**ACTIVITY**
All of the entries must be reproduced exactly, with no images carried over.

**DATA RECORDS**
*** Block opens ***
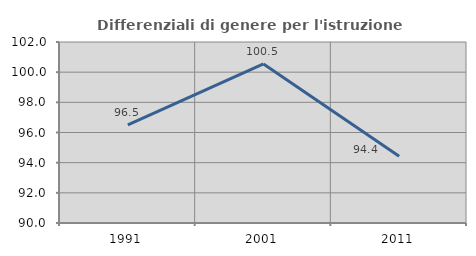
| Category | Differenziali di genere per l'istruzione superiore |
|---|---|
| 1991.0 | 96.505 |
| 2001.0 | 100.548 |
| 2011.0 | 94.42 |
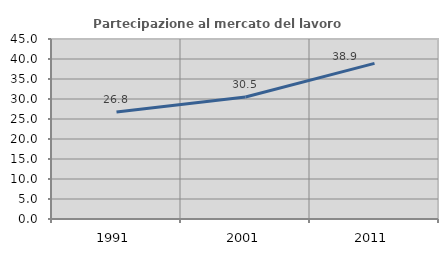
| Category | Partecipazione al mercato del lavoro  femminile |
|---|---|
| 1991.0 | 26.753 |
| 2001.0 | 30.503 |
| 2011.0 | 38.899 |
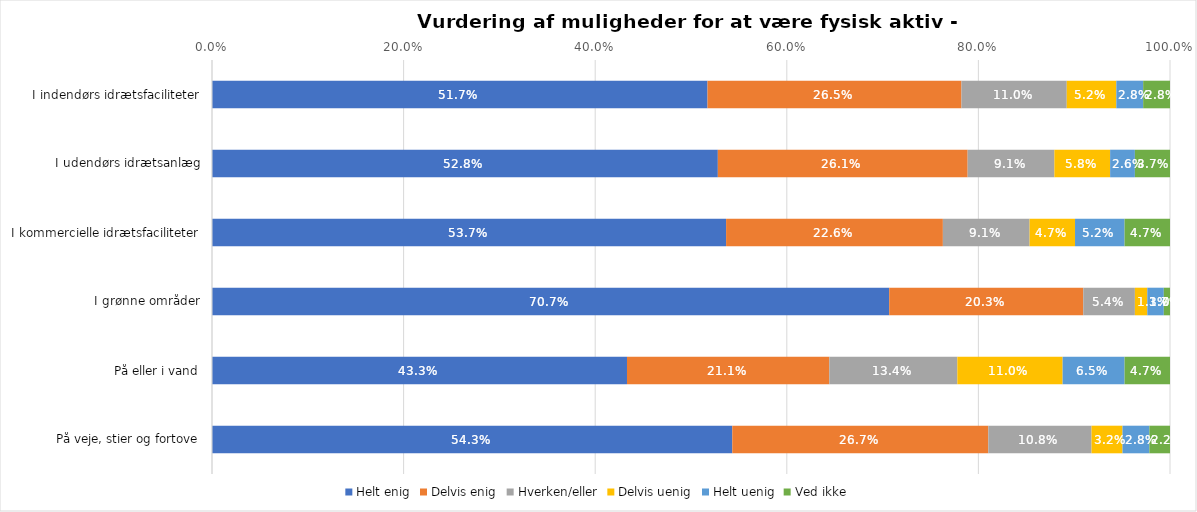
| Category | Helt enig | Delvis enig | Hverken/eller | Delvis uenig | Helt uenig | Ved ikke |
|---|---|---|---|---|---|---|
| I indendørs idrætsfaciliteter | 0.517 | 0.265 | 0.11 | 0.052 | 0.028 | 0.028 |
| I udendørs idrætsanlæg | 0.528 | 0.261 | 0.091 | 0.058 | 0.026 | 0.037 |
| I kommercielle idrætsfaciliteter | 0.537 | 0.226 | 0.091 | 0.047 | 0.052 | 0.047 |
| I grønne områder | 0.707 | 0.203 | 0.054 | 0.013 | 0.017 | 0.006 |
| På eller i vand | 0.433 | 0.211 | 0.134 | 0.11 | 0.065 | 0.047 |
| På veje, stier og fortove | 0.543 | 0.267 | 0.108 | 0.032 | 0.028 | 0.022 |
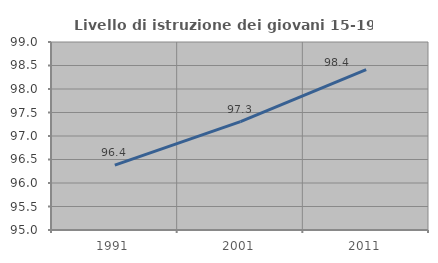
| Category | Livello di istruzione dei giovani 15-19 anni |
|---|---|
| 1991.0 | 96.382 |
| 2001.0 | 97.307 |
| 2011.0 | 98.412 |
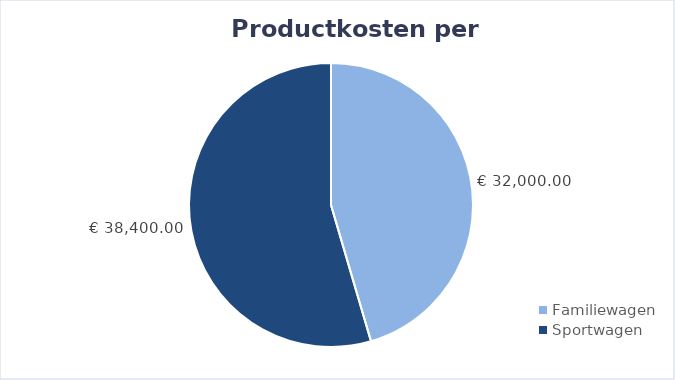
| Category | Series 0 |
|---|---|
| Familiewagen | 32000 |
| Sportwagen | 38400 |
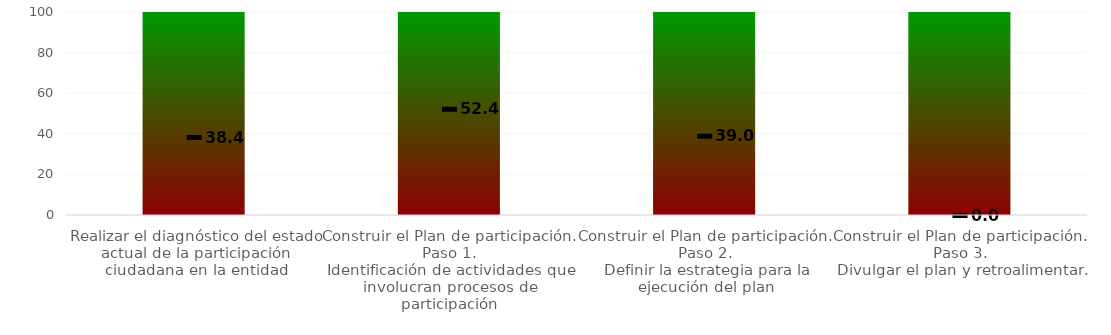
| Category | Niveles |
|---|---|
| Realizar el diagnóstico del estado actual de la participación ciudadana en la entidad | 100 |
| Construir el Plan de participación. 
 Paso 1. 
Identificación de actividades que involucran procesos de participación | 100 |
| Construir el Plan de participación. 
 Paso 2. 
Definir la estrategia para la ejecución del plan | 100 |
| Construir el Plan de participación. 
 Paso 3. 
Divulgar el plan y retroalimentar. | 100 |
*** Block closes ***
**ANSWER FOR THE TASK**
| Category | Differenziali di genere per l'istruzione superiore |
|---|---|
| 1991.0 | 96.505 |
| 2001.0 | 100.548 |
| 2011.0 | 94.42 |
| Category | Partecipazione al mercato del lavoro  femminile |
|---|---|
| 1991.0 | 26.753 |
| 2001.0 | 30.503 |
| 2011.0 | 38.899 |
| Category | Helt enig | Delvis enig | Hverken/eller | Delvis uenig | Helt uenig | Ved ikke |
|---|---|---|---|---|---|---|
| I indendørs idrætsfaciliteter | 0.517 | 0.265 | 0.11 | 0.052 | 0.028 | 0.028 |
| I udendørs idrætsanlæg | 0.528 | 0.261 | 0.091 | 0.058 | 0.026 | 0.037 |
| I kommercielle idrætsfaciliteter | 0.537 | 0.226 | 0.091 | 0.047 | 0.052 | 0.047 |
| I grønne områder | 0.707 | 0.203 | 0.054 | 0.013 | 0.017 | 0.006 |
| På eller i vand | 0.433 | 0.211 | 0.134 | 0.11 | 0.065 | 0.047 |
| På veje, stier og fortove | 0.543 | 0.267 | 0.108 | 0.032 | 0.028 | 0.022 |
| Category | Livello di istruzione dei giovani 15-19 anni |
|---|---|
| 1991.0 | 96.382 |
| 2001.0 | 97.307 |
| 2011.0 | 98.412 |
| Category | Series 0 |
|---|---|
| Familiewagen | 32000 |
| Sportwagen | 38400 |
| Category | Niveles |
|---|---|
| Realizar el diagnóstico del estado actual de la participación ciudadana en la entidad | 100 |
| Construir el Plan de participación. 
 Paso 1. 
Identificación de actividades que involucran procesos de participación | 100 |
| Construir el Plan de participación. 
 Paso 2. 
Definir la estrategia para la ejecución del plan | 100 |
| Construir el Plan de participación. 
 Paso 3. 
Divulgar el plan y retroalimentar. | 100 |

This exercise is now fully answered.